The relaxation-seeking consumers are the last new segment identified in this study. The emergence of this segment, which consists of the highest proportion of women, exemplifies the gender shift trend. Wine, which has long been considered a typical beverage for males, has now been adopted by women. The relatively young average age and high income of this segment, as well as its dedicated consumption pattern, speak in favor of this hypothesis. The so-called female connoisseurs [33] may be included in this segment. When consuming wine, the relaxation-seeking consumers are looking for a holistic sensory experience, which positively influence their body sensation and mood. This behavior corresponds to the so-called sensual food and mood food trends observed at a more global scale [33, 60]. Masson et al. [40] described a segment of relaxed amateurs found in China, which seems similar to these consumers as they drink wine to create a relaxed atmosphere.
5. Conclusion
The economic success of wine producers and various sales channels depends on the patronage of consumers. This study helps wine producers, retailers, and restaurateurs understand consumers, define the segments appropriate for their business, design the right customer experiences and assortment, position themselves clearly vis-à-vis relevant competitors, and effectively influence one’s willingness to pay during a purchasing process.

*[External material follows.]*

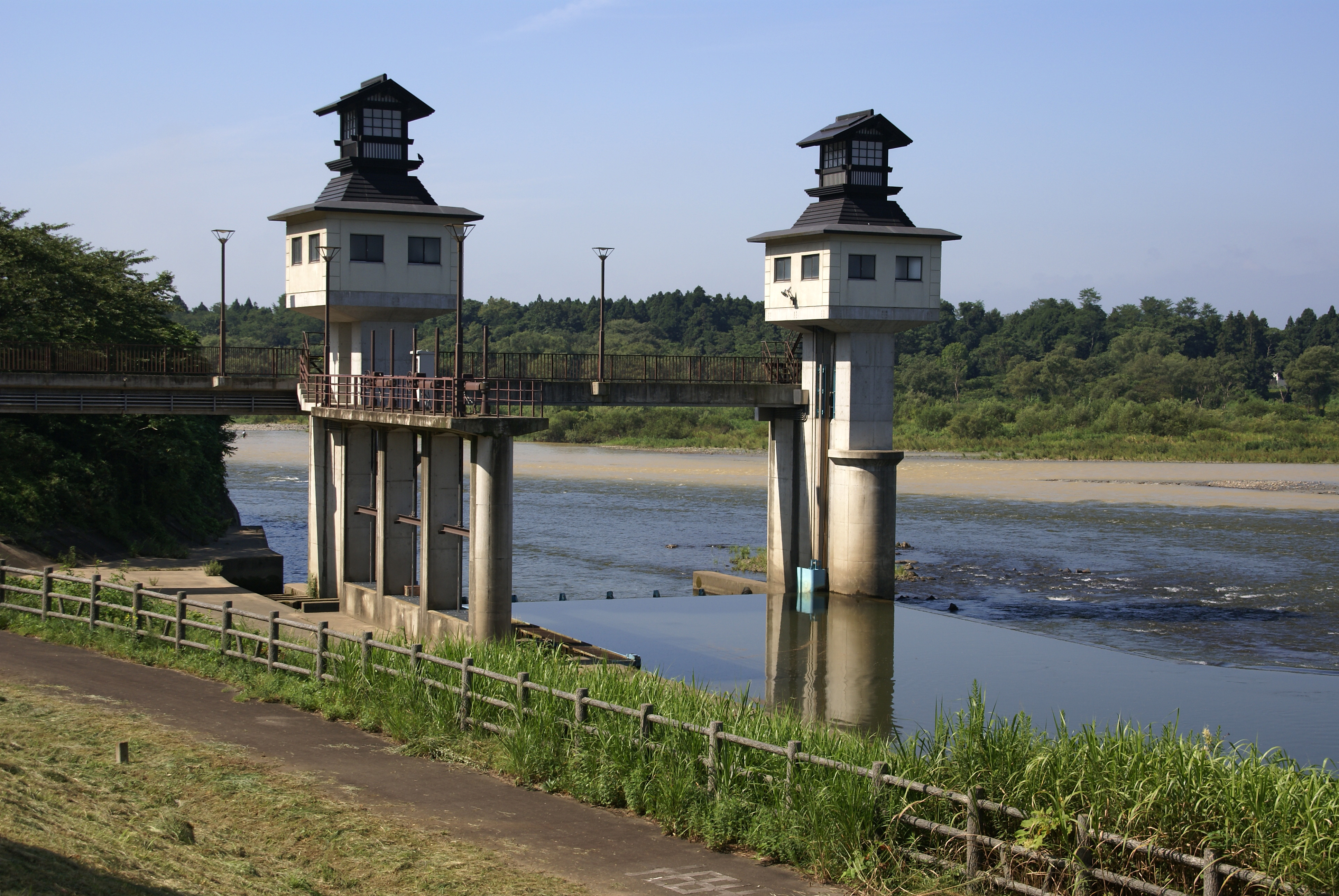 Kitakami River at Kitakami, Iwate prefecture, Japan

The results of this study highlight the diversity of consumption patterns and motives. Furthermore, it shows how these behaviors are dynamic and change over time, and as a result, new consumer segments emerge, and old ones disappear. This study, to the best of our knowledge, is the first to show how such consumer wine segments develop. The study, therefore, underlines the value of repeated market-specific segmentation studies and clearly illustrates that mass marketing is not appropriate, especially for a good that establishes a category on its own.
Future research should investigate the development of consumer segments in different regions with different wine cultures, as it would be interesting to see whether the changes observed in this study happen elsewhere similarly. To validate the identified consumer wine segments, marketing studies would help in measuring the effectiveness of targeted advertising messages. In the same respect, future studies could investigate the effectiveness of a segment-specific front label design as well as a segment-specific bottle design.
5.1. Limitations
As with all nonmandatory surveys, there is a risk of a self-selection bias. In the present case, it could be that only consumers with a very strong interest in wine participated. However, the fact that two segments were identified, which include consumers with little interest in wine, defuses this assumption. Furthermore, the comparison with the demographic characteristics of the Swiss population (see Table 1) indicates a certain degree of diversity in the sample and a good match in representativity that allows us to generalize the result for the Swiss wine market.
Data Availability
The data used to support the findings of this study are available from the corresponding author upon request.
Conflicts of Interest
The authors declare that they have no conflicts of interest.
Acknowledgments
This work was supported by the Stiftung für eine Nachhaltige Ernährung durch die Schweizerische Landwirtschaft, Vereinigung Schweizer Weinhandel, and Swiss Wine Promotion.